Segment Start: STORED DATA

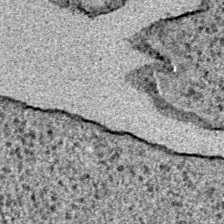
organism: E. coli
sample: E. Coli Bacteria
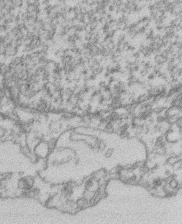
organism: Mouse
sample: T cell stromal cell synapse
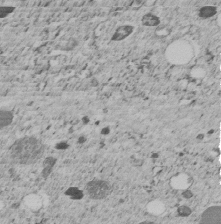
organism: C. elegans
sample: C. elegans embryo early stage
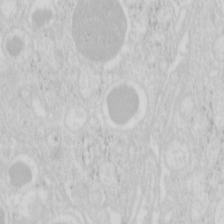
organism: Mouse
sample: Pancreas
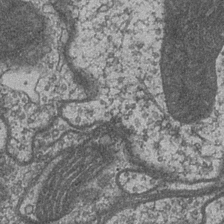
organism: Drosophila
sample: Optic medulla
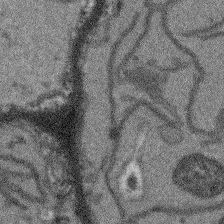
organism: Arabidopsis thaliana
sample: Root tip
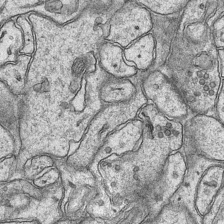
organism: Mouse
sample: CA1 Hippocampus
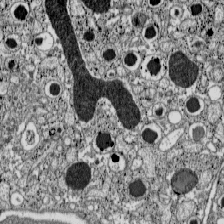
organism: C57BL Mouse
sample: Pancreatic islet
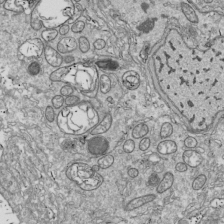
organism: Drosophila
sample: Cell division; meiosis; drosophila spermatocytes
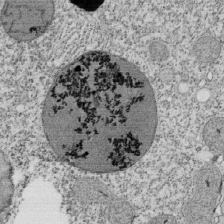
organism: Tetrahymena
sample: Cilia in tetrahymena
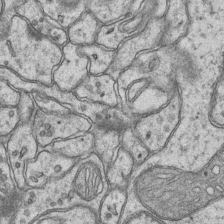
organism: Mouse
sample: CA1 Hippocampus
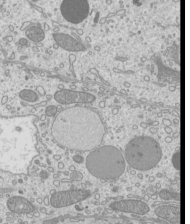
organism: Mouse
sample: Cilia; mouse epididymis
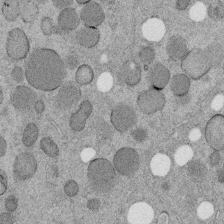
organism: C. elegans
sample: C. elegans embryo early stage
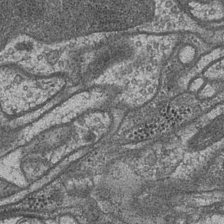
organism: Drosophila
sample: Optic medulla
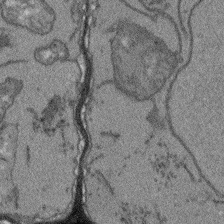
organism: Arabidopsis thaliana
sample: Root tip
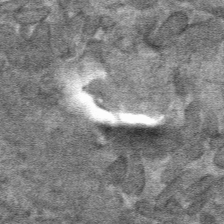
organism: Mouse
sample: Mouse hepatocytes
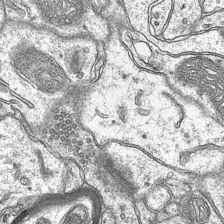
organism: Mouse
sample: CA1 Hippocampus
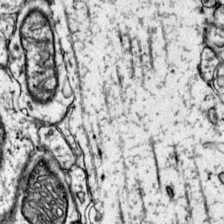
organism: Mouse
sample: Primary visual cortex
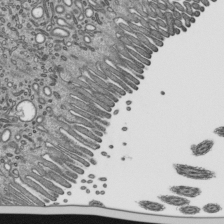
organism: Mouse
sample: Mouse epididymis efferent ductule cilia
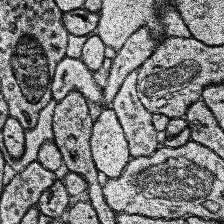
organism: Human
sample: Temporal Lobe
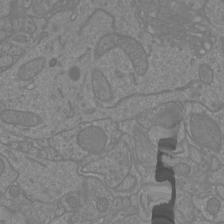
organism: Mouse
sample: Cortical neurons
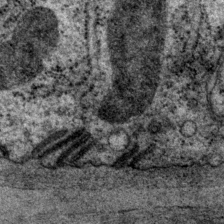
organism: P. pacificus
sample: Pharynx
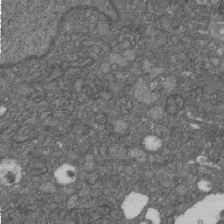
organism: Drosophila
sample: Nephrocyte
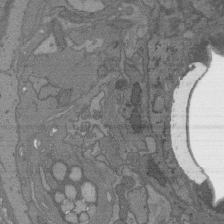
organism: C. elegans
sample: AFD neurons C. elegans
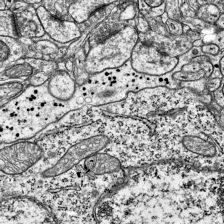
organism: Mouse
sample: Visual Cortex
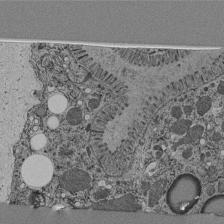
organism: C. elegans
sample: C. elegans pharynx
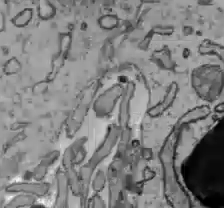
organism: C57BL Mouse
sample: Liver
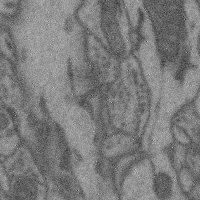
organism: Mouse
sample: Cerebral cortex
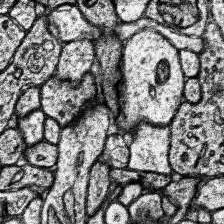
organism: Human
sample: Temporal Lobe
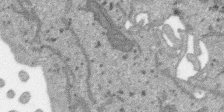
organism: Human
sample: Lung epithelial cells infected with SARS-CoV-2
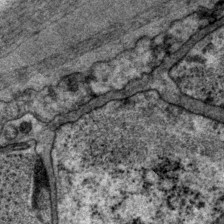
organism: P. pacificus
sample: Pharynx
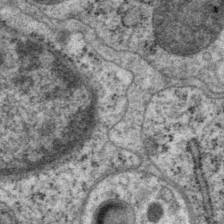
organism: P. pacificus
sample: Pharynx
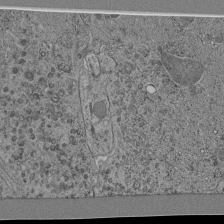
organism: C. elegans
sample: C. elegans pharynx
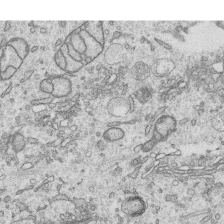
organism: Human
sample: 1205lu cells
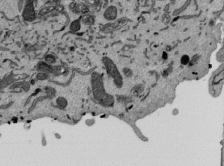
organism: Mouse
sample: ED-1 cell nuclei; centrioles
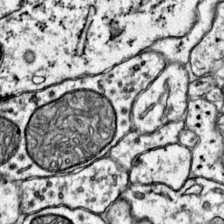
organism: Mouse
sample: Primary visual cortex
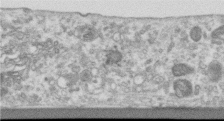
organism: Human
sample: Centriole in RPE cells
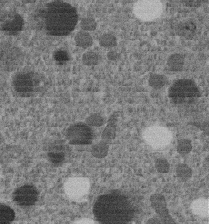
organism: C. elegans
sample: C. elegans embryo early stage
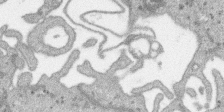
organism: Human
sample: Lung epithelial cells infected with SARS-CoV-2
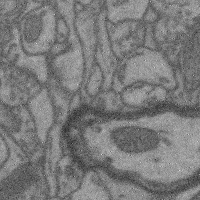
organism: Mouse
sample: Cerebral cortex
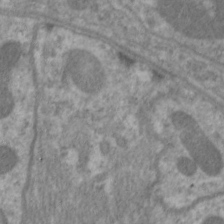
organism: C. elegans
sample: Pharynx
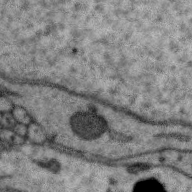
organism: Zebra finch
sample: Brain
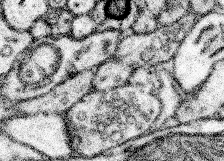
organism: Mouse
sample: Somatosensory cortex neuropil
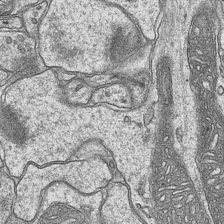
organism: Mouse
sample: CA1 Hippocampus
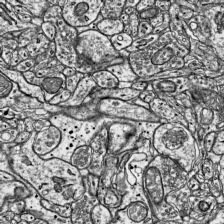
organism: Mouse
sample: Visual Cortex
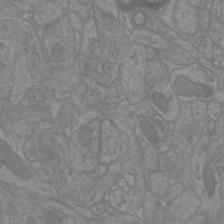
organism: Mouse
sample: Cortical neurons
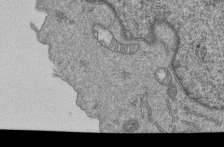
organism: Human
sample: MDA-MB-231 cells
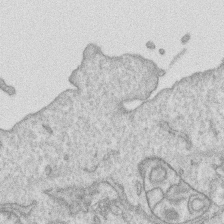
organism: Human
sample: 1205lu cells
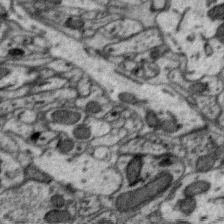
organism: Zebra finch
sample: Brain
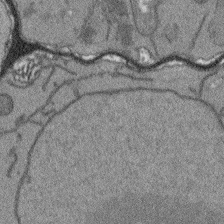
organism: Arabidopsis thaliana
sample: Root tip
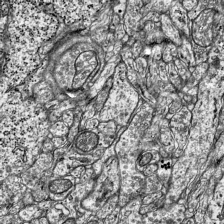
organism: Mouse
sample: Visual Cortex
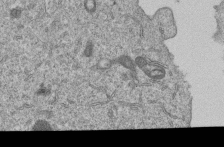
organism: Human
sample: MDA-MB-231 cells
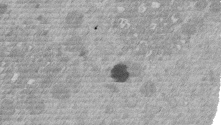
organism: Mouse
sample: Dividing mouse embryo 1 cell stage
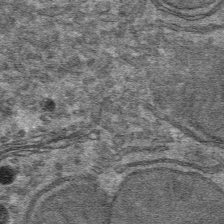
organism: Mouse
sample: Mouse hepatocytes
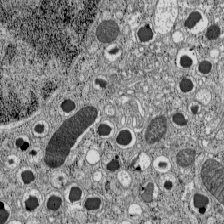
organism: C57BL Mouse
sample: Pancreatic islet
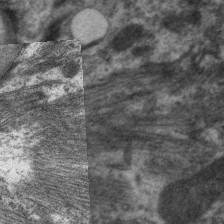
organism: C. elegans
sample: Pharynx
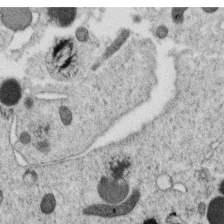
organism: C. elegans
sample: C. elegans oocyte; sperm cells
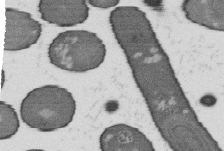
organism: B. subtilis
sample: Bacterial spore
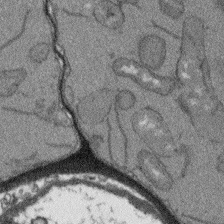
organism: Arabidopsis thaliana
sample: Root tip
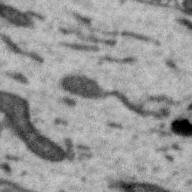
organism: Zebra finch
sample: Brain
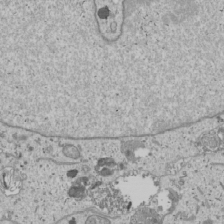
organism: Human
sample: Mitochondria in U2OS cells
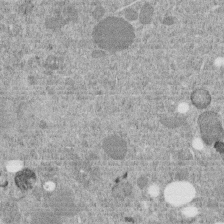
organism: C. elegans
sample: C. elegans embryo early stage
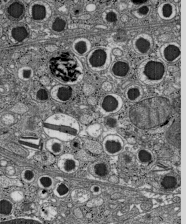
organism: C57BL Mouse
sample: Pancreatic islet
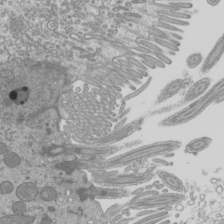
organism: Mouse
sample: Cilia; mouse epididymis
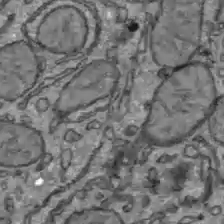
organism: C57BL Mouse
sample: Liver
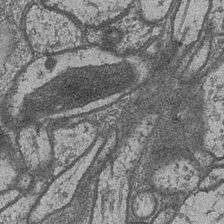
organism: Drosophila
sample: Optic medulla
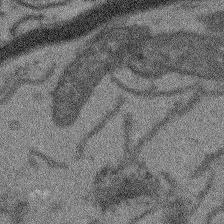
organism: Arabidopsis thaliana
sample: Root tip
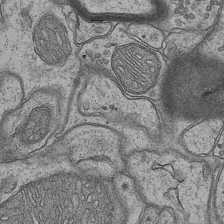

Segment End: STORED DATA

Retype each line of the listing above word for word. Exclude the pictures.

→ **ANSWER TO THE EXERCISE**
organism: E. coli
sample: E. Coli Bacteria
organism: Mouse
sample: T cell stromal cell synapse
organism: C. elegans
sample: C. elegans embryo early stage
organism: Mouse
sample: Pancreas
organism: Drosophila
sample: Optic medulla
organism: Arabidopsis thaliana
sample: Root tip
organism: Mouse
sample: CA1 Hippocampus
organism: C57BL Mouse
sample: Pancreatic islet
organism: Drosophila
sample: Cell division; meiosis; drosophila spermatocytes
organism: Tetrahymena
sample: Cilia in tetrahymena
organism: Mouse
sample: CA1 Hippocampus
organism: Mouse
sample: Cilia; mouse epididymis
organism: C. elegans
sample: C. elegans embryo early stage
organism: Drosophila
sample: Optic medulla
organism: Arabidopsis thaliana
sample: Root tip
organism: Mouse
sample: Mouse hepatocytes
organism: Mouse
sample: CA1 Hippocampus
organism: Mouse
sample: Primary visual cortex
organism: Mouse
sample: Mouse epididymis efferent ductule cilia
organism: Human
sample: Temporal Lobe
organism: Mouse
sample: Cortical neurons
organism: P. pacificus
sample: Pharynx
organism: Drosophila
sample: Nephrocyte
organism: C. elegans
sample: AFD neurons C. elegans
organism: Mouse
sample: Visual Cortex
organism: C. elegans
sample: C. elegans pharynx
organism: C57BL Mouse
sample: Liver
organism: Mouse
sample: Cerebral cortex
organism: Human
sample: Temporal Lobe
organism: Human
sample: Lung epithelial cells infected with SARS-CoV-2
organism: P. pacificus
sample: Pharynx
organism: P. pacificus
sample: Pharynx
organism: C. elegans
sample: C. elegans pharynx
organism: Human
sample: 1205lu cells
organism: Mouse
sample: ED-1 cell nuclei; centrioles
organism: Mouse
sample: Primary visual cortex
organism: Human
sample: Centriole in RPE cells
organism: C. elegans
sample: C. elegans embryo early stage
organism: Human
sample: Lung epithelial cells infected with SARS-CoV-2
organism: Mouse
sample: Cerebral cortex
organism: C. elegans
sample: Pharynx
organism: Zebra finch
sample: Brain
organism: Mouse
sample: Somatosensory cortex neuropil
organism: Mouse
sample: CA1 Hippocampus
organism: Mouse
sample: Visual Cortex
organism: Mouse
sample: Cortical neurons
organism: Human
sample: MDA-MB-231 cells
organism: Human
sample: 1205lu cells
organism: Zebra finch
sample: Brain
organism: Arabidopsis thaliana
sample: Root tip
organism: Mouse
sample: Visual Cortex
organism: Human
sample: MDA-MB-231 cells
organism: Mouse
sample: Dividing mouse embryo 1 cell stage
organism: Mouse
sample: Mouse hepatocytes
organism: C57BL Mouse
sample: Pancreatic islet
organism: C. elegans
sample: Pharynx
organism: C. elegans
sample: C. elegans oocyte; sperm cells
organism: B. subtilis
sample: Bacterial spore
organism: Arabidopsis thaliana
sample: Root tip
organism: Zebra finch
sample: Brain
organism: Human
sample: Mitochondria in U2OS cells
organism: C. elegans
sample: C. elegans embryo early stage
organism: C57BL Mouse
sample: Pancreatic islet
organism: Mouse
sample: Cilia; mouse epididymis
organism: C57BL Mouse
sample: Liver
organism: Drosophila
sample: Optic medulla
organism: Arabidopsis thaliana
sample: Root tip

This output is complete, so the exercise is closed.